Las pintas de Kiko Matamoros tras operarse la cara

El colaborador de ‘Sálvame’, Kiko Matamoros, no le teme a sus compañeros, ni a su hermano gemelo, ni a su propio hijo que le pone de vuelta y media. Kiko sólo tiene pánico a una cosa, a envejecer. Esta es su enésima operación de cirugía estética y su rostro lo dice todo.

El marido de Makoke es un hombre que, además de su intelecto, cultiva mucho su cuerpo. Son evidentes sus voluptuosos músculos y su cuerpo bien esculpido pero hay una cosa que no engaña y refleja sus 58 primaveras, su rostro.

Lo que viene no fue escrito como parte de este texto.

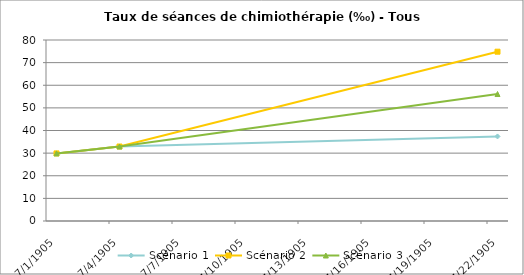
| Category | Scénario 1 | Scénario 2 | Scénario 3 |
|---|---|---|---|
| 2009.0 | 29.875 | 29.875 | 29.875 |
| 2012.0 | 32.926 | 32.926 | 32.926 |
| 2030.0 | 37.369 | 74.833 | 56.125 |
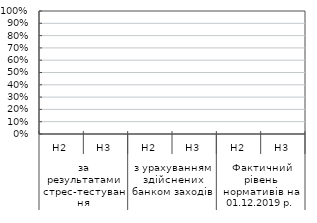
| Category | Series 0 |
|---|---|
| 0 | 0 |
| 1900-01-01 | 0 |
| 1900-01-02 | 0 |
| 1900-01-03 | 0 |
| 1900-01-04 | 0 |
| 1900-01-05 | 0 |
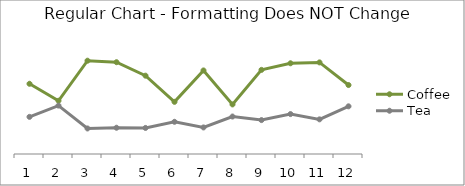
| Category | Coffee | Tea |
|---|---|---|
| 0 | 1439 | 761 |
| 1 | 1091 | 992 |
| 2 | 1912 | 523 |
| 3 | 1881 | 538 |
| 4 | 1605 | 534 |
| 5 | 1069 | 660 |
| 6 | 1712 | 544 |
| 7 | 1016 | 768 |
| 8 | 1724 | 695 |
| 9 | 1859 | 818 |
| 10 | 1877 | 710 |
| 11 | 1413 | 977 |
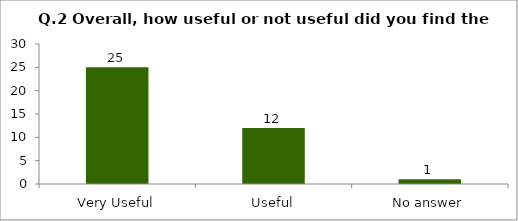
| Category | Q.2 Overall, how useful or not useful did you find the Session? |
|---|---|
| Very Useful | 25 |
| Useful | 12 |
| No answer | 1 |
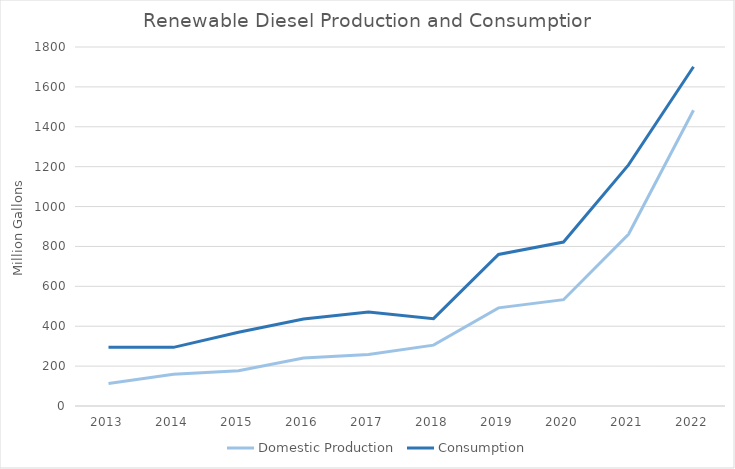
| Category | Domestic Production | Consumption |
|---|---|---|
| 2013.0 | 113 | 295 |
| 2014.0 | 159 | 294 |
| 2015.0 | 177 | 370 |
| 2016.0 | 241 | 436 |
| 2017.0 | 258 | 471 |
| 2018.0 | 305 | 438 |
| 2019.0 | 492 | 760 |
| 2020.0 | 533 | 822 |
| 2021.0 | 861 | 1209 |
| 2022.0 | 1483 | 1701 |

El colaborador de ‘Sálvame’ ya se ha sometido a varias operaciones y retoques estéticos para mejorar esos defectillos que no le convencían de sí mismo. A lo largo de este último periodo hemos visto como desaparecían sus arrugas, su piel caída y sus orejas de soplillo pero, según parece, él no tiene bastante.

Esta es la foto que ha colgado Kiko en su cuenta de Facebook, en la imagen le vemos con la cara muy hinchada y parcialmente vendada, supongo, todavía en la cama del hospital. Matamoros no tiene nada que esconder y ha decidido compartir con sus seguidores esta dura parte del proceso cuando el dolor se despierta y pasas lo peor para luego verte como te gusta.

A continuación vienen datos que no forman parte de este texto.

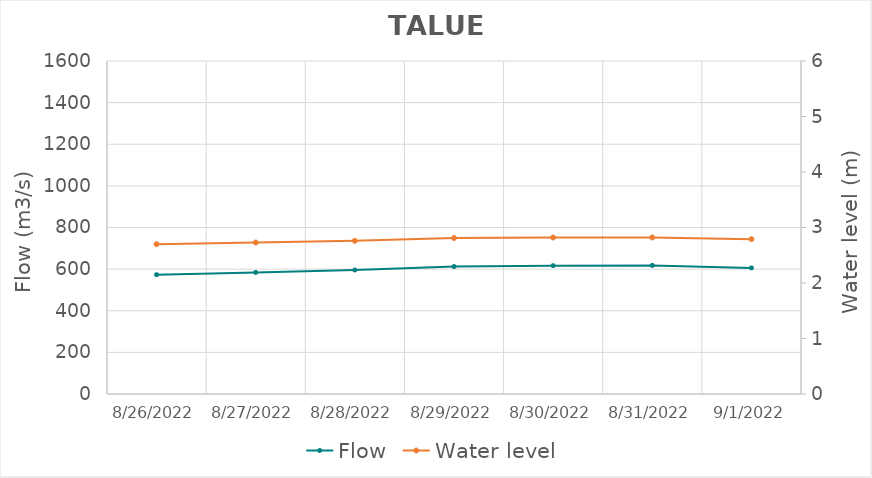
| Category | Flow |
|---|---|
| 4/26/22 | 1550.77 |
| 4/25/22 | 1513.85 |
| 4/24/22 | 1449.65 |
| 4/23/22 | 1390 |
| 4/22/22 | 1337.8 |
| 4/21/22 | 1255.85 |
| 4/20/22 | 1234.26 |

Mientas que él se recupera, Makoke está en ‘Sálvame’ sustituyéndole y ella misma ha admitido que estaba en contra de que su marido se volviera a operar. La verdad es que la línea entre retocarte algo y volverte dependiente de la cirugía es, en ocasiones, muy delgada y espero que este último no sea el caso de Kiko.

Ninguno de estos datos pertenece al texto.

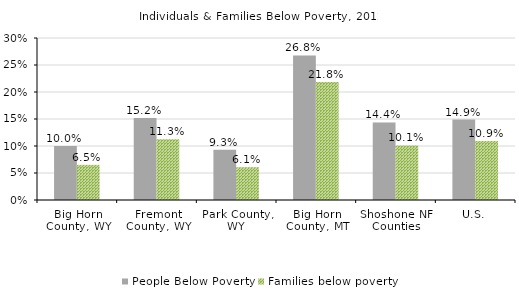
| Category | People Below Poverty | Families below poverty |
|---|---|---|
| Gallatin County, MT | 0.133 | 0.069 |
| County Region | 0.133 | 0.069 |
| U.S. | 0.149 | 0.109 |
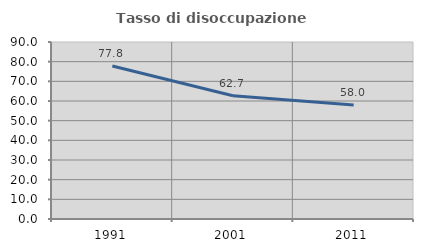
| Category | Tasso di disoccupazione giovanile  |
|---|---|
| 1991.0 | 77.778 |
| 2001.0 | 62.687 |
| 2011.0 | 58.025 |

Debo admitir que el colaborador televisivo está mucho más guapo tras sus retoques y que ha ganado sex appeal quitándose años de encima. El tema de las orejas también le ha favorecido pero, ¿qué se ha hecho esta vez? ¿qué no le gustaba de sí mismo? Sólo espero que cuando se quite el vendaje esos pómulos subidos y esa piel a lo Nicole Kidman vuelvan a su sitio porque si se queda así de inexpresivo, ¡ya no le hace falta disfraz de Halloween para dar miedo!